** Listed entries follows **

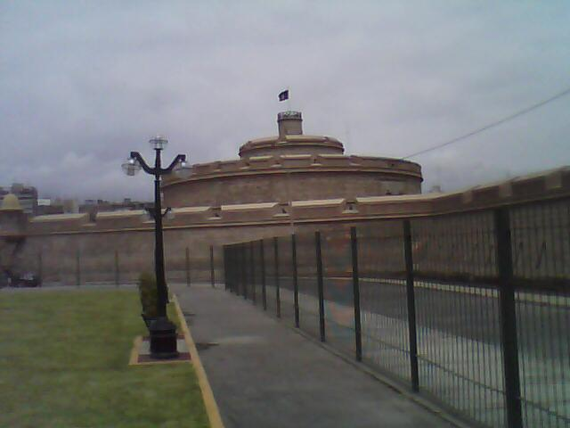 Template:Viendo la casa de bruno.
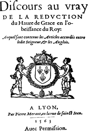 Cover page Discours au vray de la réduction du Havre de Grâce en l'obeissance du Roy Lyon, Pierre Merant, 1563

** End of Listed entries **
** Listed entries follows **

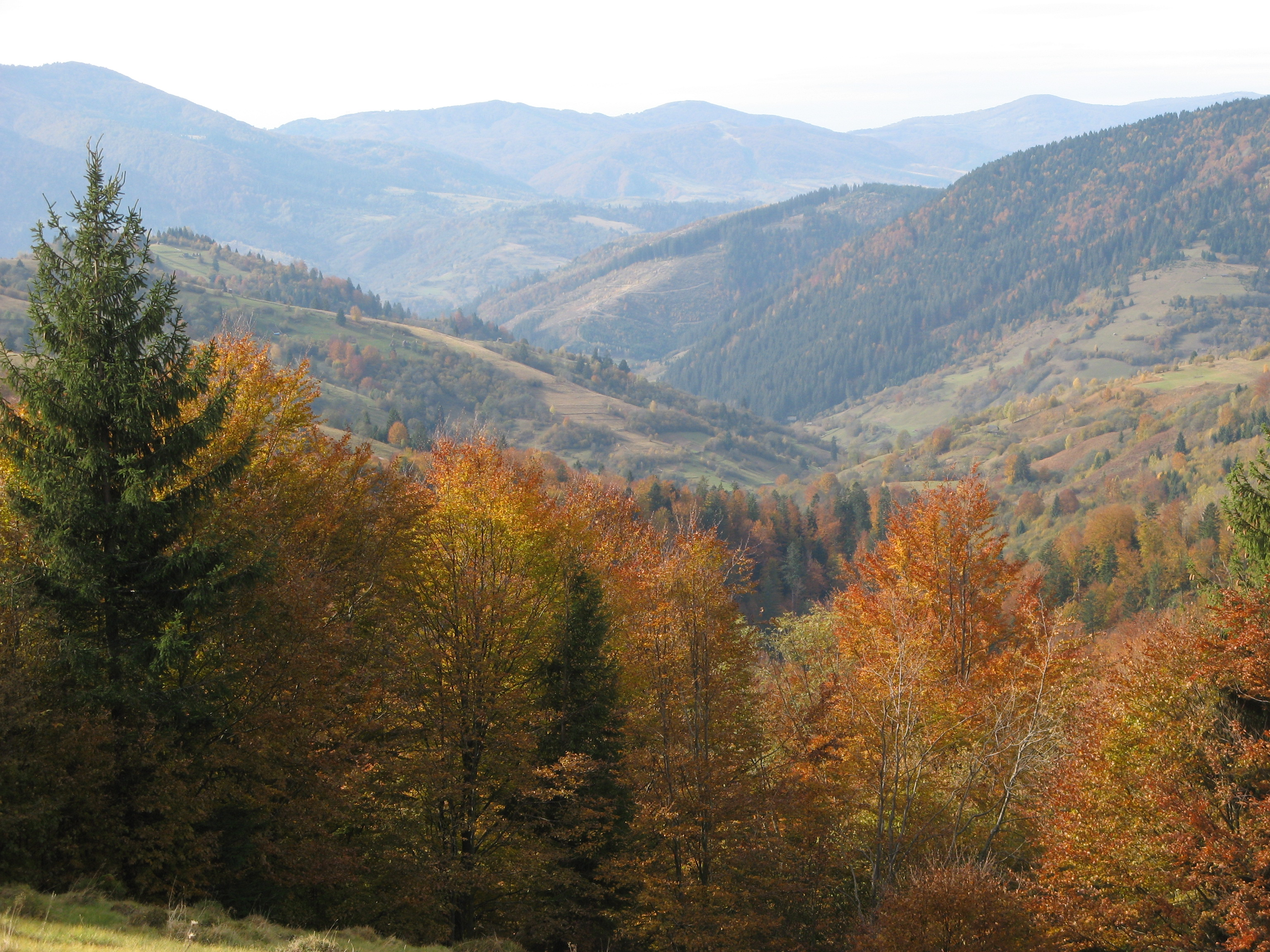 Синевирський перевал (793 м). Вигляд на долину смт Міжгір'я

** End of Listed entries **

> _Work order_:
Look above for the line with "Template:Viendo la casa de bruno." and the line with "Cover page Discours". Copy them and every line between, exactly, but no pictures.

> _Solution to the problem_:
 Template:Viendo la casa de bruno.
 Cover page Discours au vray de la réduction du Havre de Grâce en l'obeissance du Roy Lyon, Pierre Merant, 1563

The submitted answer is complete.